We started the puzzle. It was predictably meditative, and the sounds of Bluey still came through in the background. We did the edges of the puzzle first, as all sane people do, and that was about the time our food arrived at the door. Blossom waited until the car drove away before putting on her coat and picking it up off the porch. Contactless delivery was one of the best consequences of Covid, especially when you're dressed up in a pink onesie and a thick diaper.


"Wow, my heart is racing," the taller girl gushed as she set the food down on the kitchen counter. She hadn't expected it to be so… thrilling, but also terrifying, to be exposed to the public in a diaper. Granted "exposed" here meant "the front door was open" and "public" meant "nobody". While getting tanlines in diapers sounded easy, the actual practicality of it was pretty nerve-wracking!


We moved to the stools in the kitchen and laid out all the food like a spread. We were silent for a few minutes as we started to satisfy our hunger.
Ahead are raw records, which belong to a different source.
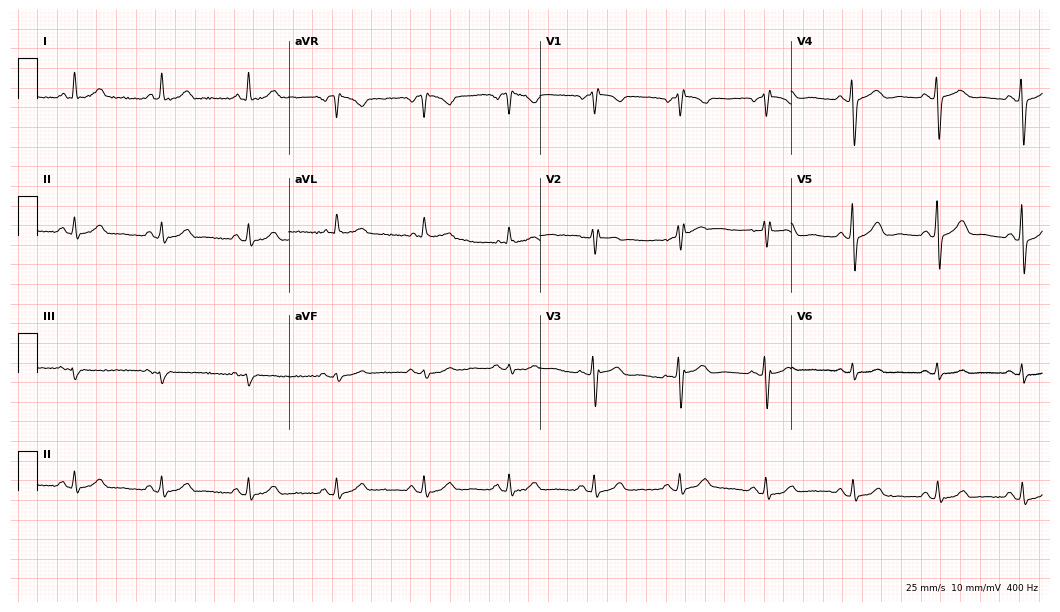
Resting 12-lead electrocardiogram (10.2-second recording at 400 Hz). Patient: a woman, 58 years old. Read as a normal ECG.
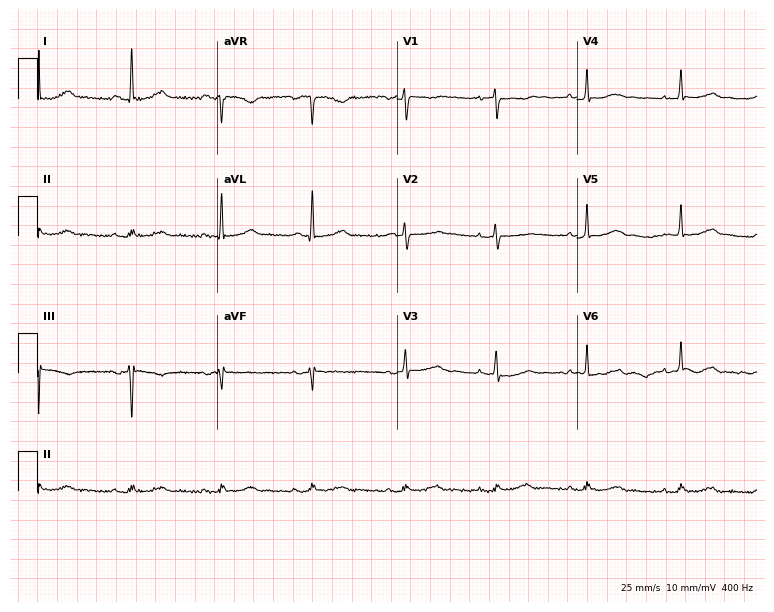
12-lead ECG from a female, 70 years old. No first-degree AV block, right bundle branch block, left bundle branch block, sinus bradycardia, atrial fibrillation or sinus tachycardia recorded for this tracing. Other findings, if any, are not listed.
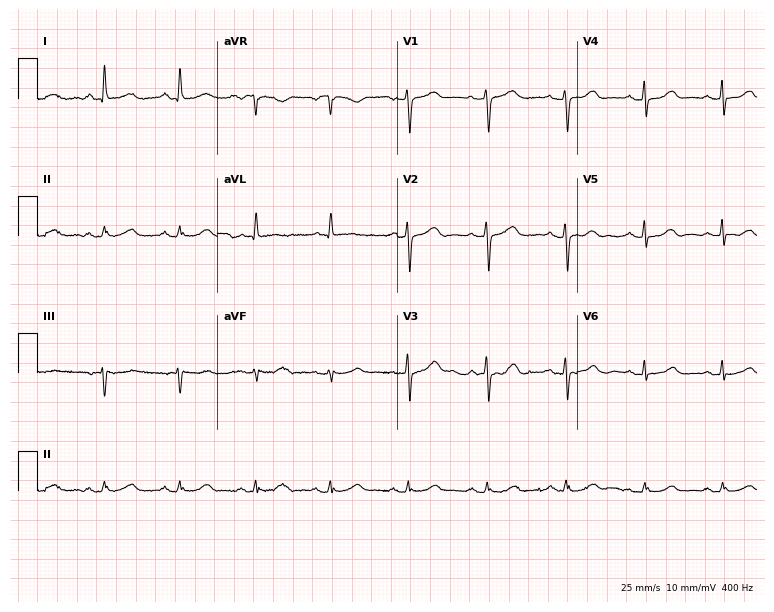
12-lead ECG from a woman, 56 years old. Screened for six findings — first-degree AV block, right bundle branch block (RBBB), left bundle branch block (LBBB), sinus bradycardia, atrial fibrillation (AF), sinus tachycardia — none is recorded.

"These aren't so bad," I said, popping another fried pickle in my mouth. I had a napkin from the restaurant tucked into the collar of my onesie; I didn't want to get anything on it. Note to self: invest in bibs. Also maybe bottles or sippy cups or whatever.


"Lemme try one~"


Blossom - who was using chopsticks from the cutlery drawer to handle her greasy foods - reached over to the little waxed paper container to pluck out a deep fried pickle. She dipped it into the cup of ranch and plopped it into her mouth.


"Delivery really lowers the standards of quality I think," I said. "Like, we accept soggy fries and stuff. But it's just so convenient..." At least the cheesesteak was good. And the potatoes.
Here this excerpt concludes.